Против Маркиона в пяти книгах - Тертуллиан Квинт Септимий Флорент - Страница 7
- Предыдущая
- 7/95
- Следующая
Итак, изменению humerum на humum препятствует как управляющий глагол, так и рукописная традиция. С таким же успехом можно было бы заменить humerum на Homerum «Гомера». Речь в этом случае шла бы о придуманном Тертуллианом на ходу фразеологизме[47] «отослать венок Гомеру»[48] со значением: «вот тебе, Боже, что нам не гоже».
Слова si forte «пожалуй» говорят, вероятно, о том, что плечо не представляло собой объект, на который в митраистском культе было принято возлагать венок, а являлось предметом, название которого случайно пришло в голову автора. Ведь нельзя сказать: «Священник, крестя младенца, погружает его, пожалуй, в купель». А куда еще он может его погружать? Однако маловероятно, что в обряде посвящения были допустимы некие произвольные ритуалы. Кроме того, действие, совершаемое по отношению к венку, ниже выражено глаголом deiicio, «сбрасывать» (на это обращает внимание в своей статье и Эккехард Вебер[49]). Глагол transferre, как мы видели, такого значения не имеет. Таким образом, все отсутствующие в Агобардинском кодексе слова (et in humerum, si forte, transferre) оказываются в данном контексте неуместными. Этот факт заставляет нас предположить, что они являются либо позднейшей вставкой, либо испорченным фрагментом, реконструкция которого на данный момент невозможна. Перевод всего пассажа тогда будет иметь следующий вид: «При посвящении в пещере, истинном лагере тьмы, приверженца Митры убеждают возложенный на голову венок, который до этого был ему предложен на мече, словно в подражание мученичеству, убрать рукой со словами, что его венок — это Митра; и его сразу начинают считать воином Митры, если он сбросит венок, если скажет, что тот заключается для него в его боге».
«Против Маркиона». Рассмотрев творчество Тертуллиана сквозь призму различных проблем, встающих перед исследователями его произведений, и погрузившись, так сказать, в атмосферу его рабочего кабинета, перейдем к более частным вопросам, касающимся собственно трактата «Против Маркиона» (написан после 208 г).
Маркион, представитель сирийского гносиса,[50] родился в конце I в. после P. X. в малоазийском городе Синопе.

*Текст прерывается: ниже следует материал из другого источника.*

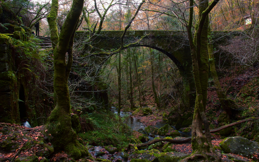 Fragas do Eume This is a photography of a Special Area of Conservation in Spain with the ID: ES1110003. Natura2000 entry, EEA entry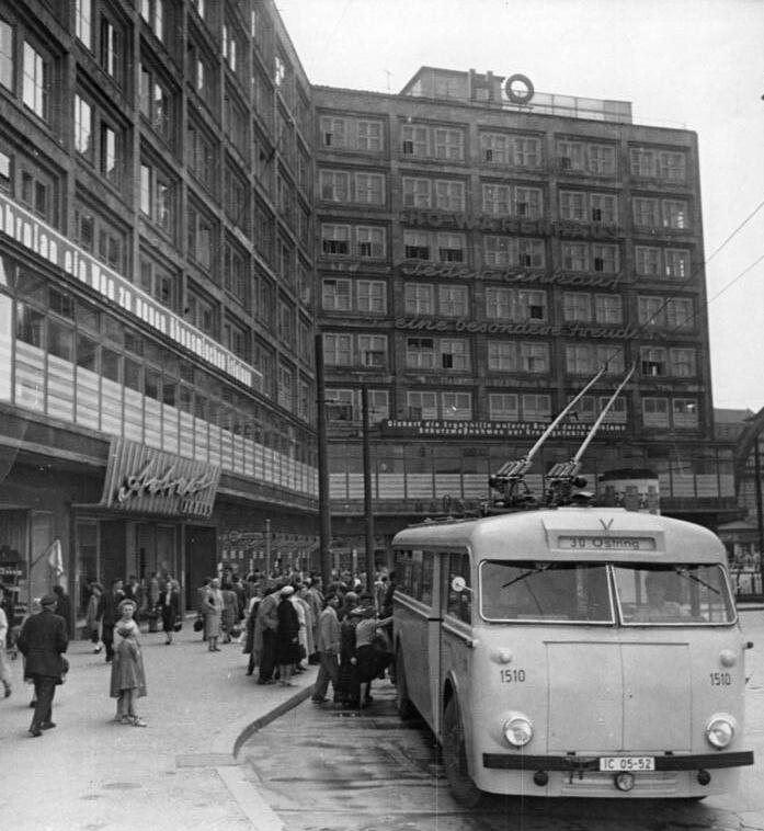 Berlin, Alexanderplatz, HO-Kaufhaus Zentralbild Junge 19.6.1956 HO Warenhaus am Berliner Alexanderplatz (Aufnahmen vom 18.6.1956) UBz: Blick auf das Warenhaus der HO.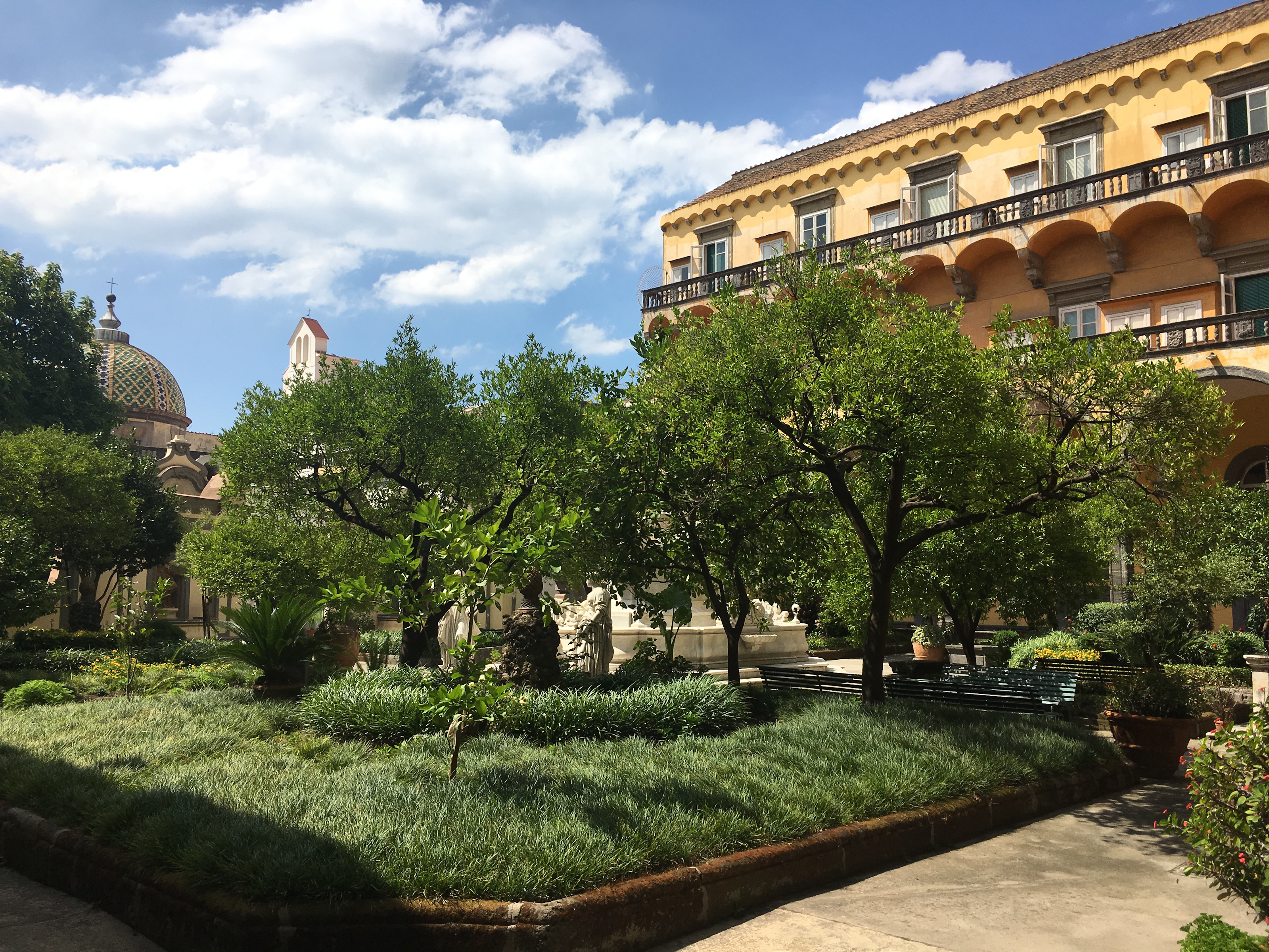 Chiostro di San Gregorio Armeno (Napoli)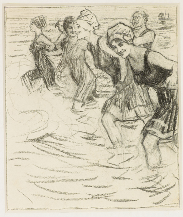 Vorzeichnung zur Bade-Nummer/Simplicissimustitle QS:P1476,de:"Vorzeichnung zur Bade-Nummer/Simplicissimus" label QS:Lde,"Vorzeichnung zur Bade-Nummer/Simplicissimus"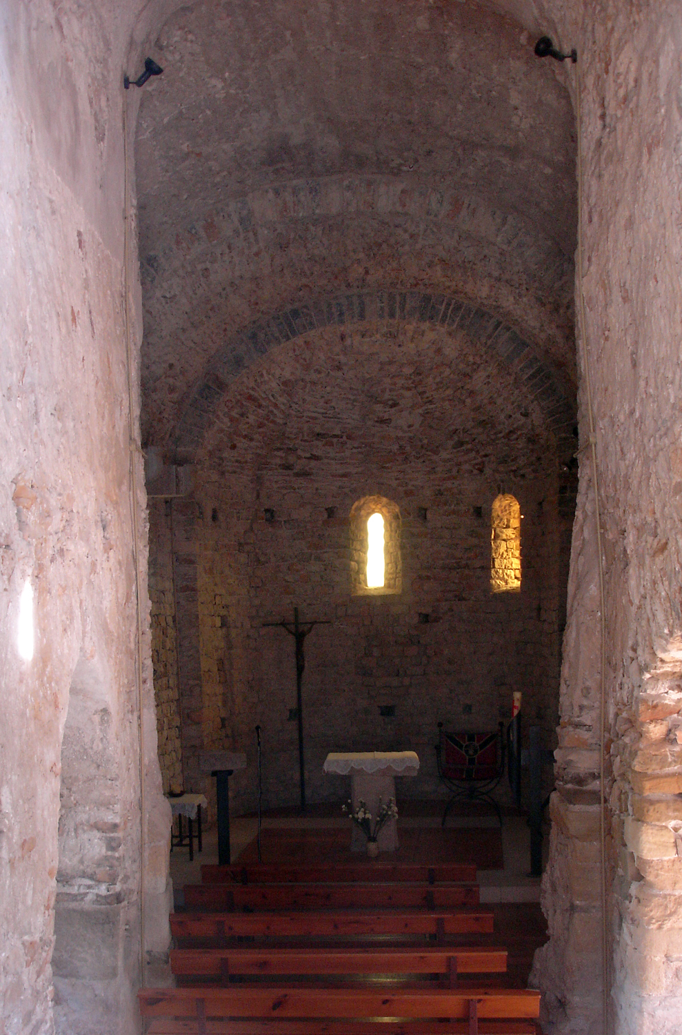 Esglèsia de Sant Joan de Bellcaire (Girona, Catalunya, Espanya)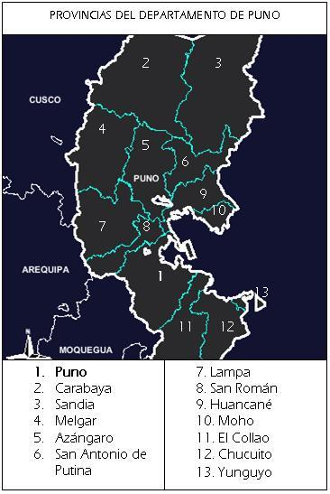 División política de Puno. Puno prov. 222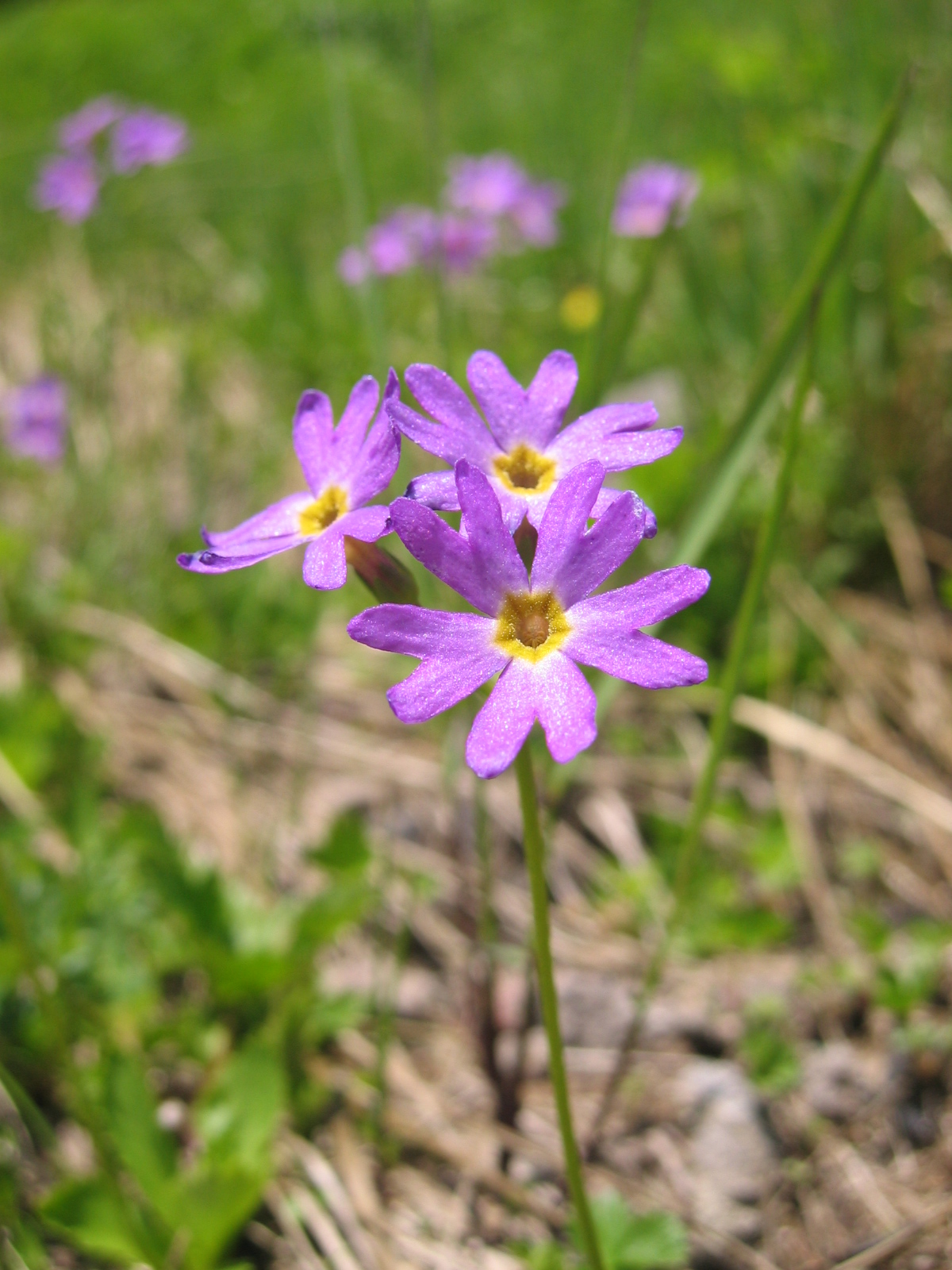 ハクサンコザクラ 白馬乗鞍岳で撮影。

Своей аскетической жизнью он добился рукоположения в пресвитеры. Однако позже за неправославное учение его отлучил от Церкви его отец, епископ Синопа. Маркион пытался заручиться поддержкой христиан в Эфесе, Смирне, Риме,[51] но после своего отвержения в столице Империи в 144 г. он создал в союзе с еретиком Кердоном собственную «церковь», просуществовавшую в разных районах СредиземноморьядоХв. Умер Маркион между 177 и 190 гг. Кего «литературному наследию» относятся искаженные им десять посланий апостола Павла и Евангелие от Луки, из которых он исключил всё, противоречащее его учению, объявив это позднейшими вставками апостолов-иудаистов. Кроме того, Маркион написал «Антитезы», в которых старался доказать противоречие между Ветхим и Новым Заветами.[52] После смерти своего основателя его секта раскололась. Позднее маркионизм давал о себе знать в богомильстве, катарстве, альбигойстве.[53]
Система Маркиона дуалистична. Есть благой бог и вечная злая материя, управляемая Сатаной. Согласно Маркиону, мир и человек без ведома благого бога создан суровым, воинственным и справедливым Демиургом или Творцом (существом не совсем понятного происхождения) из вечной материи, над которой властвовал Сатана. Материя пыталась вернуть себе человеческую душу, что ей, в конце концов, удалось: человек согрешил, и возникло язычество. Единственным уделом Творца остался иудейский народ, получивший от Него Закон, по которому грешники посылались в геенну, а праведники — на «лоно Авраама». Чтобы справиться с разрастающимся злом, Творец пообещал иудеям Христа, грядущего победить язычников и дать царство избранному народу, а заодно произвести суд, чреватый осуждением на муки большинства человечества; этот Христос, по Маркиону, и есть Антихрист. Для спасения людей, бывших, с точки зрения Творца, грешниками, благой бог послал в мир своего сына — настоящего Христа. Тот, приняв виртуальную плоть Иисуса, нежданно-негаданно появился в Капернауме в пятнадцатый год правления императора Тиберия и выдавал себя за принадлежащего Творцу Христа, дабы таким образом привлечь к себе иудеев. Творец, Бог-ревнитель, позавидовал Иисусу, о котором ничего не знал, и побудил иудеев погубить его, а Сатана, со своей стороны, подвиг на это язычников. Иисус Христос не рождался и по-настоящему не умирал: смерть его на кресте была лишь кажущейся.[54] Узнав тайну высшего бога и ведя строго аскетическую жизнь, маркиониты, как они считали, спасали свои души; воскресение же плоти они отрицали. При крещении они давали обет целомудрия и отказывались от вкушения мяса и вина. Их готовность к мученичеству превращалась в стремление к смерти за Христа.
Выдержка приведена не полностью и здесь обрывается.